Hosting the summit from Microsoft’s headquarters in Seattle, Washington, Smith praised Ardern for her leadership in dealing with the Christchurch terror attack and the COVID-19 pandemic, as well as her climate change advocacy.
“It may seem like a decade ago, but it was only a year and a half ago that you had to address – as the world watched and supported – the terrible aftermath of the terrorist attack and the tragedy in Christchurch.”
Smith said what was “so striking” was how Ardern used the tragedy on March 15, 2019, to bring the world together and take action.
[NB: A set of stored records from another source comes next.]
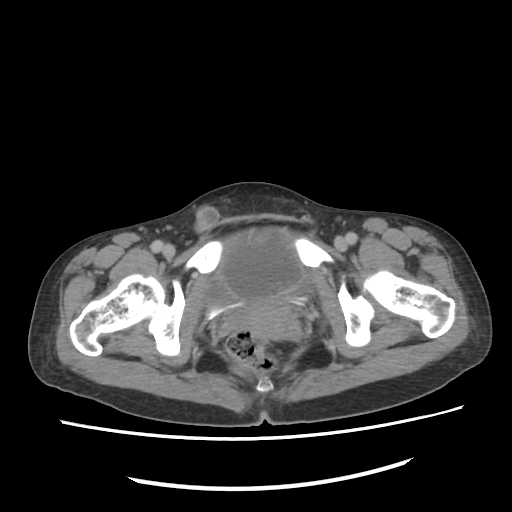 Abdominal CT. axial view. soft-tissue window. 512x512 px
Box edges are left/top/right/bottom in pixels.
prostate/uterus: left=227, top=299, right=300, bottom=339
bladder: left=208, top=258, right=313, bottom=318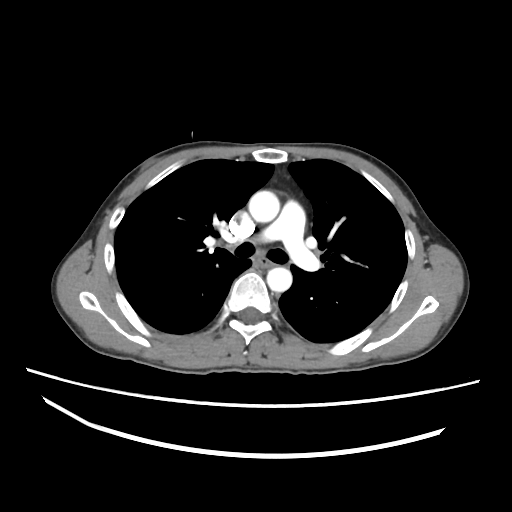

Abdominal CT reaching into the chest; this slice is in the chest — axial view — 512x512 px — 40-year-old male patient
At this level of the chest no structure but the esophagus and the aorta has a label in this dataset, and those two are boxed only where they are labeled.
Bounding boxes in pixels, one row per box: x1, y1 is the top-left corner and x2, y2 the bottom-right.
| organ | x1 | y1 | x2 | y2 |
|---|---|---|---|---|
| aorta | 248 | 190 | 279 | 222 |
| aorta | 266 | 267 | 292 | 291 |
| esophagus | 254 | 256 | 272 | 267 |
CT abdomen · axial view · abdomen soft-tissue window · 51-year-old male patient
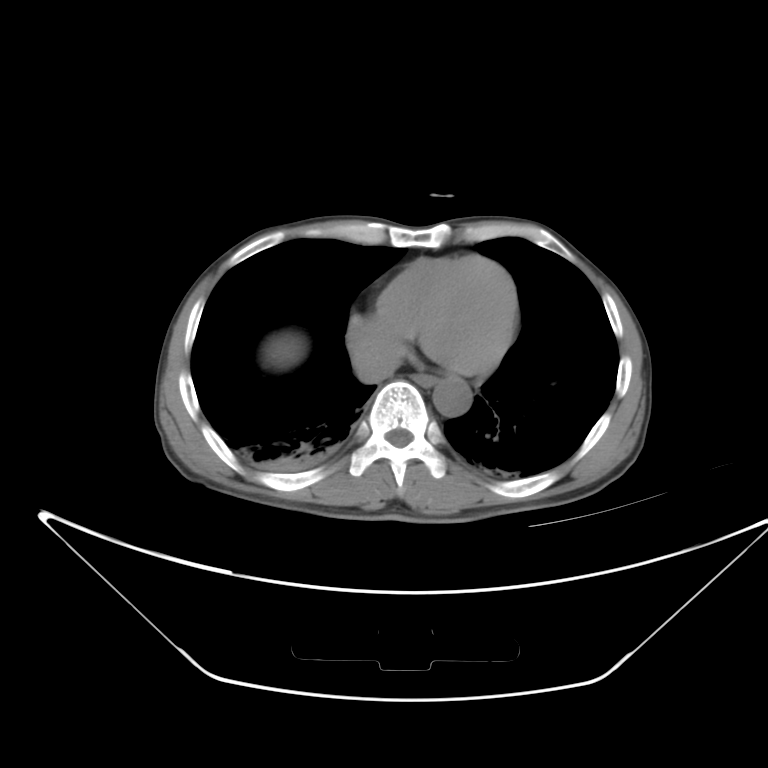

One row per box, in pixels: columns x1 and y1 give the top-left corner, x2 and y2 the bottom-right.
| organ | x1 | y1 | x2 | y2 |
|---|---|---|---|---|
| esophagus | 414 | 374 | 436 | 388 |
| liver | 261 | 332 | 308 | 368 |
| aorta | 432 | 377 | 472 | 418 |
| inferior vena cava | 352 | 346 | 407 | 381 |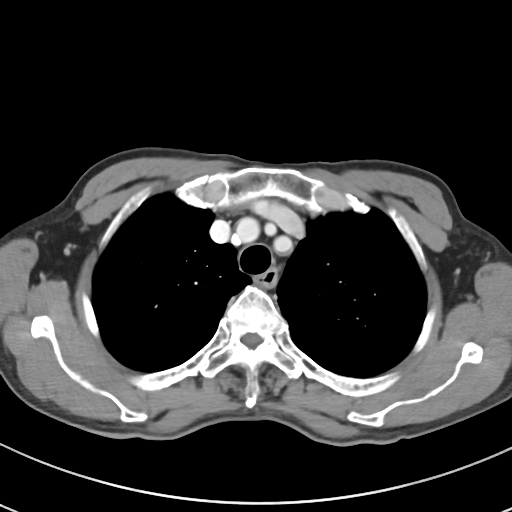

Chest-level CT slice, above the liver and spleen · axial view · 512x512 px · acquired on SOMATOM Force
At this level of the chest no structure but the esophagus and the aorta has a label in this dataset, and those two are boxed only where they are labeled.
Box edges are left/top/right/bottom in pixels.
esophagus: left=254, top=269, right=277, bottom=286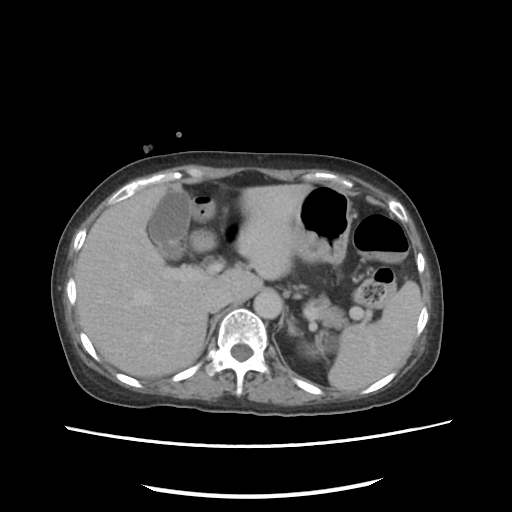 Computed tomography, abdomen — axial view — soft-tissue window (W 400 / L 40) — 512x512 px
<organs><organ name="spleen" x1="328" y1="280" x2="421" y2="392"/><organ name="left kidney" x1="303" y1="340" x2="335" y2="356"/><organ name="gall bladder" x1="147" y1="189" x2="190" y2="258"/><organ name="liver" x1="75" y1="184" x2="312" y2="376"/><organ name="stomach" x1="294" y1="185" x2="352" y2="264"/><organ name="aorta" x1="254" y1="290" x2="282" y2="319"/><organ name="inferior vena cava" x1="204" y1="289" x2="230" y2="312"/><organ name="pancreas" x1="310" y1="295" x2="347" y2="328"/><organ name="left adrenal gland" x1="288" y1="320" x2="301" y2="335"/></organs>
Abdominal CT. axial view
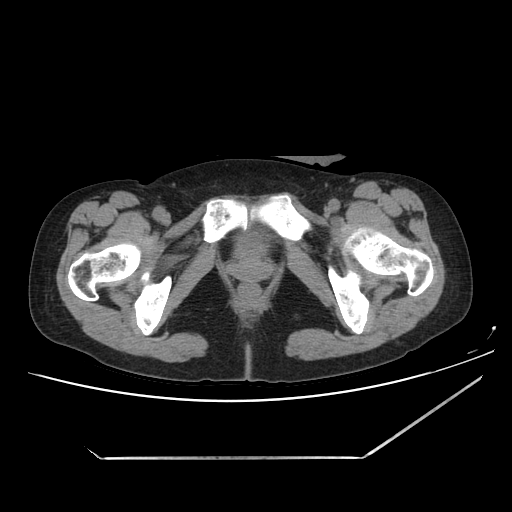 <organs><organ name="bladder" x1="238" y1="230" x2="265" y2="250"/></organs>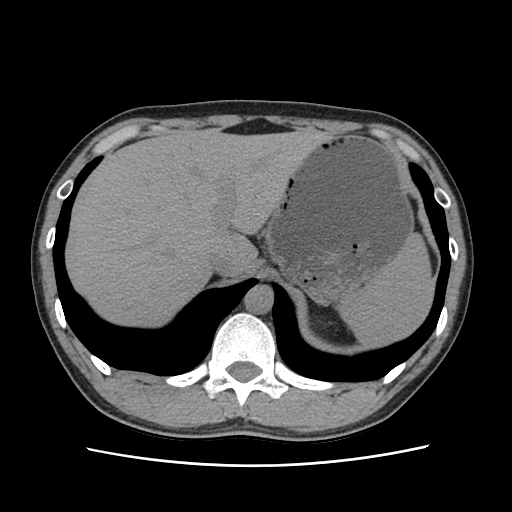
CT, abdomen/pelvis · axial plane, index 142 · 512x512 px
One row per box, in pixels: columns x1 and y1 give the top-left corner, x2 and y2 the bottom-right.
| organ | x1 | y1 | x2 | y2 |
|---|---|---|---|---|
| spleen | 337 | 233 | 434 | 347 |
| liver | 65 | 132 | 332 | 326 |
| stomach | 264 | 136 | 413 | 304 |
| aorta | 244 | 285 | 273 | 314 |
| inferior vena cava | 206 | 249 | 243 | 276 |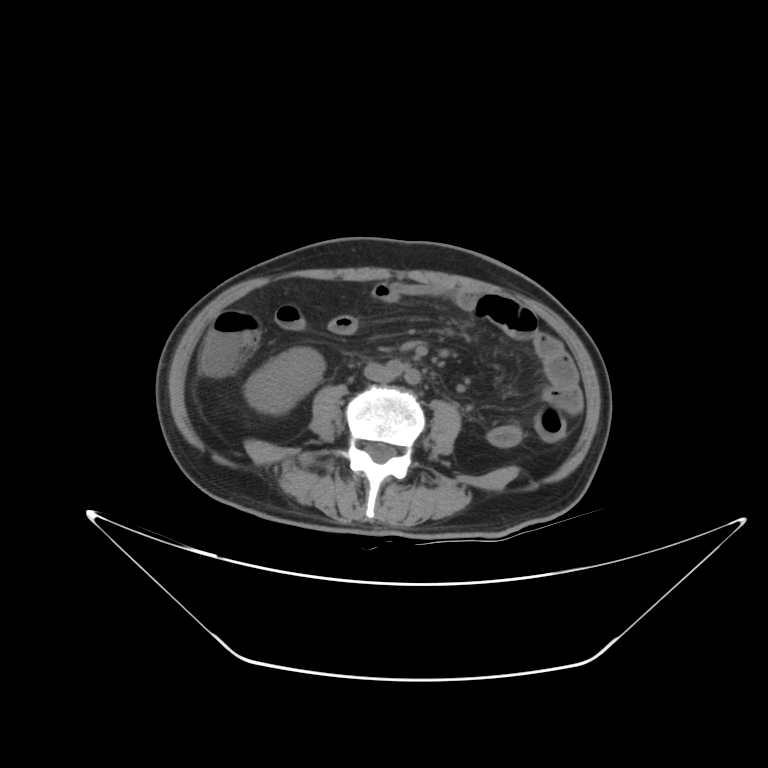
Abdominal CT; axial view; soft-tissue window (W 400 / L 40); 55-year-old male patient
Bounding boxes as [x1, y1, x2, y2] in pixel coordinates.
right kidney: [245, 348, 324, 414]
inferior vena cava: [364, 364, 392, 382]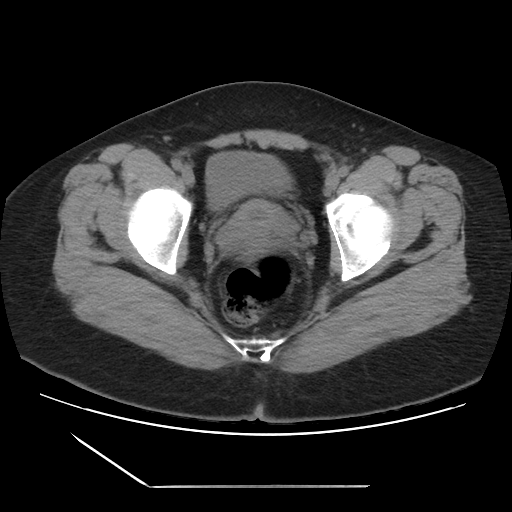
Computed tomography, abdomen — axial view
{"organs":{"bladder":[206,150,292,210],"prostate/uterus":[224,200,290,253]}}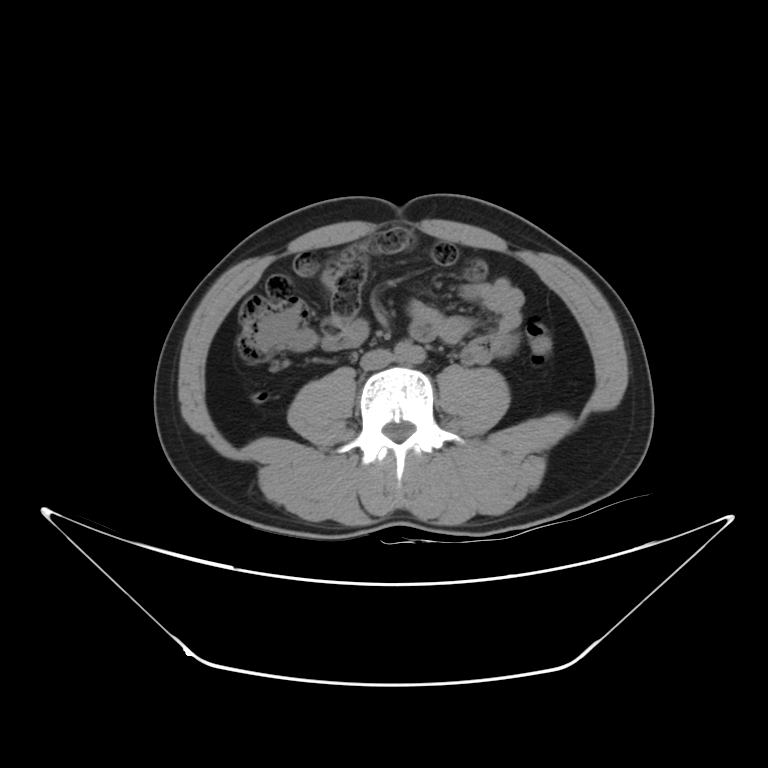

CT, abdomen/pelvis; axial view; W/L 400/40 HU; 37-year-old male patient
{"organs":{"aorta":[395,342,425,363],"inferior vena cava":[360,348,394,369]}}
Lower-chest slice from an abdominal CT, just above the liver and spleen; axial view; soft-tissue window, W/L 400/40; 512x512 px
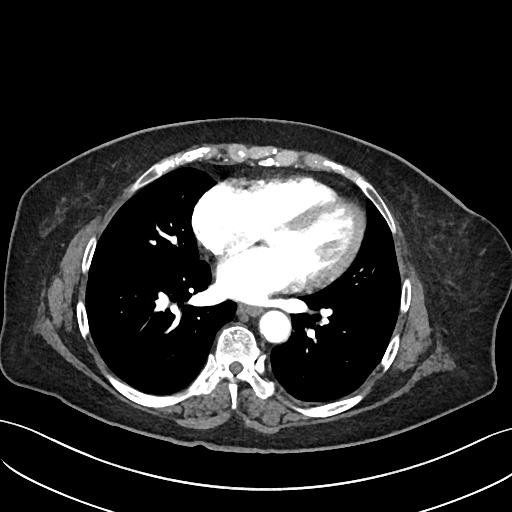

No part of the heart or lungs is labeled in this dataset, so neither has a box here. Boxes: x1:y1:x2:y2 in pixels. The annotated organs in this slice are: esophagus at 239:304:260:314, aorta at 259:309:290:341.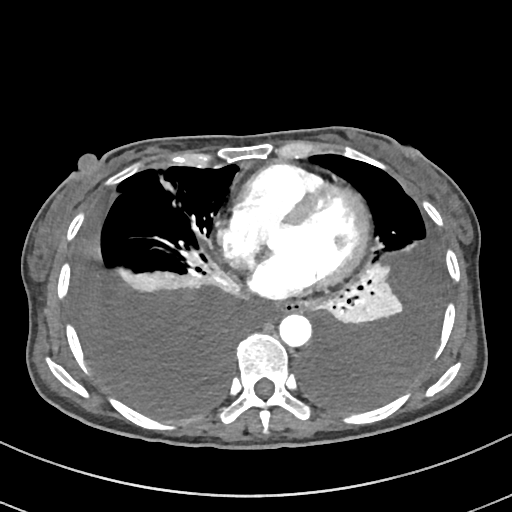
Lower-chest slice from an abdominal CT, just above the liver and spleen. axial view. 512x512 px. acquired on SOMATOM Force. scan has 15 labeled organs (a whole-scan count: organs this slice does not pass through have no box)
The heart and lungs are never labeled in this dataset, so they have no box on this slice.
Organ boxes in pixel coordinates; each row gives the top-left (x1, y1) and bottom-right (x2, y2) corners.
| organ | x1 | y1 | x2 | y2 |
|---|---|---|---|---|
| esophagus | 273 | 302 | 302 | 312 |
| aorta | 279 | 313 | 311 | 346 |
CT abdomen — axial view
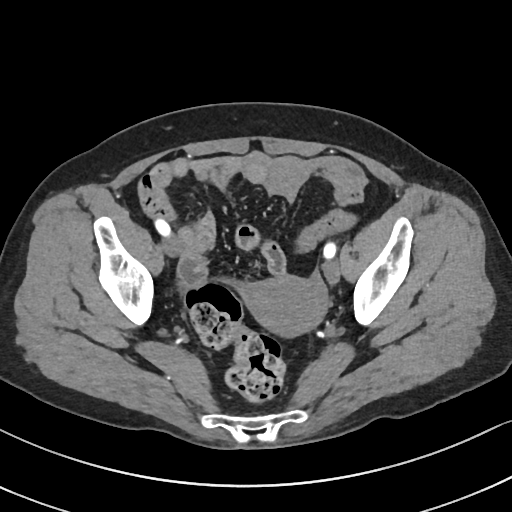
{"organs":{"prostate/uterus":[243,276,326,335]}}
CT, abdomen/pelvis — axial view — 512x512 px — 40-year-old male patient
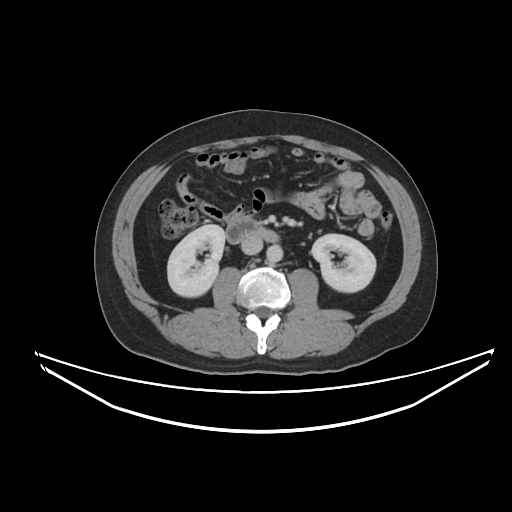
Boxes are (x1, y1, x2, y2) in pixels.
duodenum: (226, 219, 279, 243)
inferior vena cava: (241, 235, 262, 254)
left kidney: (311, 234, 376, 292)
right kidney: (167, 224, 225, 297)
aorta: (266, 245, 282, 262)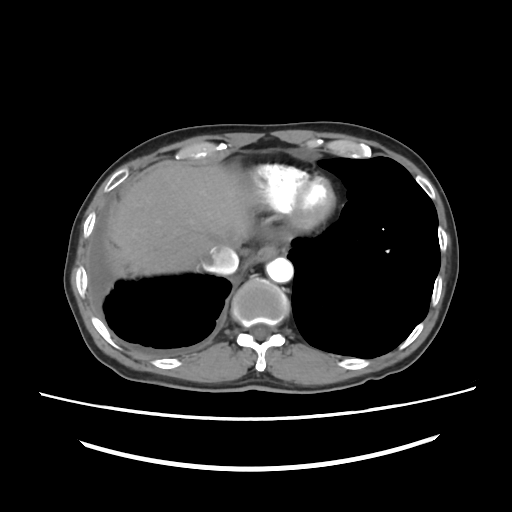

Abdominal CT — axial plane, index 80 — soft-tissue window — 512x512 px — acquired on Aquilion ONE
Bounding boxes in pixels, one row per box: x1, y1 is the top-left corner and x2, y2 the bottom-right.
| organ | x1 | y1 | x2 | y2 |
|---|---|---|---|---|
| esophagus | 254 | 245 | 280 | 262 |
| liver | 106 | 164 | 252 | 275 |
| aorta | 266 | 257 | 293 | 282 |
| inferior vena cava | 200 | 246 | 238 | 274 |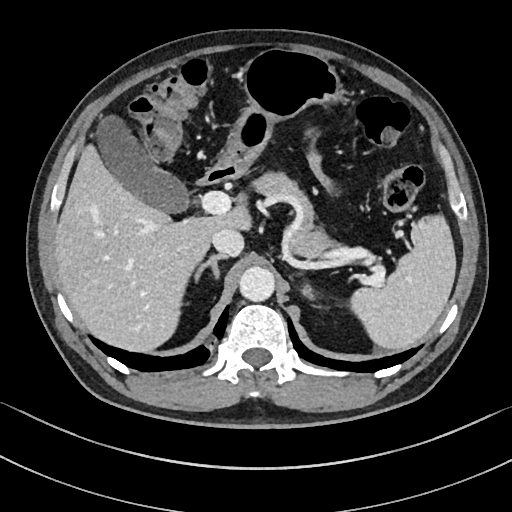 Computed tomography, abdomen — axial plane, index 170 — 512x512 px
Organ boxes in pixel coordinates; each row gives the top-left (x1, y1) and bottom-right (x2, y2) corners.
| organ | x1 | y1 | x2 | y2 |
|---|---|---|---|---|
| spleen | 303 | 214 | 456 | 349 |
| gall bladder | 98 | 116 | 188 | 212 |
| liver | 54 | 144 | 251 | 351 |
| stomach | 222 | 49 | 343 | 170 |
| aorta | 239 | 266 | 274 | 301 |
| inferior vena cava | 211 | 228 | 244 | 256 |
| pancreas | 254 | 172 | 337 | 256 |
| right adrenal gland | 194 | 254 | 227 | 282 |
| left adrenal gland | 302 | 291 | 316 | 299 |
| duodenum | 199 | 158 | 244 | 184 |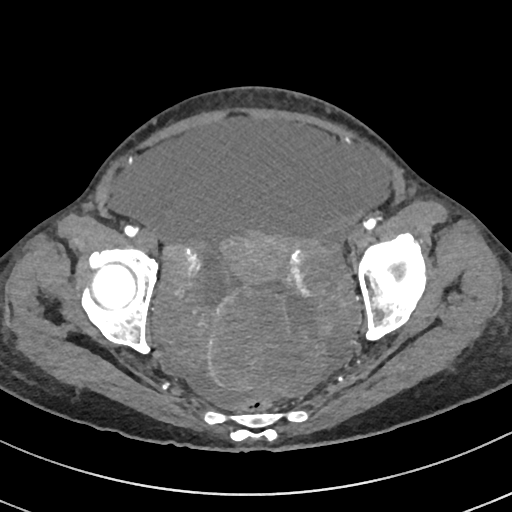

CT, abdomen/pelvis; axial view; W/L 400/40 HU; 512x512 px; acquired on SOMATOM Force
Box edges are left/top/right/bottom in pixels.
Organ bounding boxes:
- prostate/uterus: left=219, top=231, right=291, bottom=283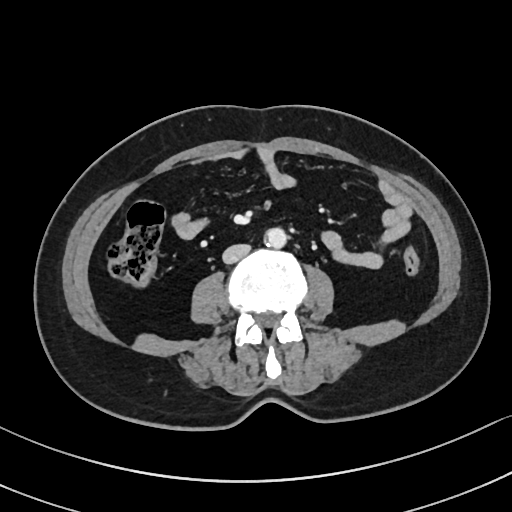
Computed tomography, abdomen · axial plane, index 113
Box edges are left/top/right/bottom in pixels.
aorta: left=264, top=228, right=286, bottom=247
inferior vena cava: left=222, top=244, right=250, bottom=263
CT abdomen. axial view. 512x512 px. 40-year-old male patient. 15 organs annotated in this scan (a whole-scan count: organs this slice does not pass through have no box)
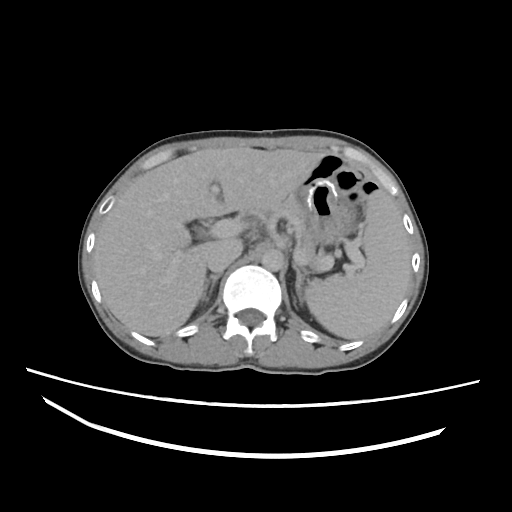 Bounding boxes in pixels, one row per box: x1, y1 is the top-left corner and x2, y2 the bottom-right.
| organ | x1 | y1 | x2 | y2 |
|---|---|---|---|---|
| stomach | 299 | 154 | 353 | 243 |
| right adrenal gland | 200 | 273 | 221 | 304 |
| inferior vena cava | 205 | 238 | 242 | 272 |
| aorta | 261 | 248 | 284 | 272 |
| left adrenal gland | 293 | 263 | 305 | 303 |
| pancreas | 249 | 196 | 317 | 252 |
| spleen | 303 | 191 | 410 | 341 |
| liver | 94 | 146 | 325 | 337 |
| gall bladder | 192 | 227 | 204 | 239 |

He praised Ardern’s partnership with French President Emmanuel Macron to spearhead the Christchurch Call, a voluntary commitment from governments and online providers intended to thwart terrorist and violent extremist content online, after the terrorist streamed the atrocity online.
Facebook, Google, Twitter and YouTube, as well as Australia, Canada, the UK, Italy, Ireland, Germany, Norway and Sweden are among the more than 60 signatories so far.
Ardern said the silver lining to the tragedy was that it encouraged governments and tech sector leaders to take collective action – turning the terrorist’s advantage of global connectedness against him.
“We needed to take that same borderless approach and collaborative approach to address the problem itself,” Ardern said. “That’s why for us, regulation was never going to solve our problems. We needed to be able to mobilise very, very quickly in a dynamic way and not as Government but as NGOs and as tech companies, for a common solution.”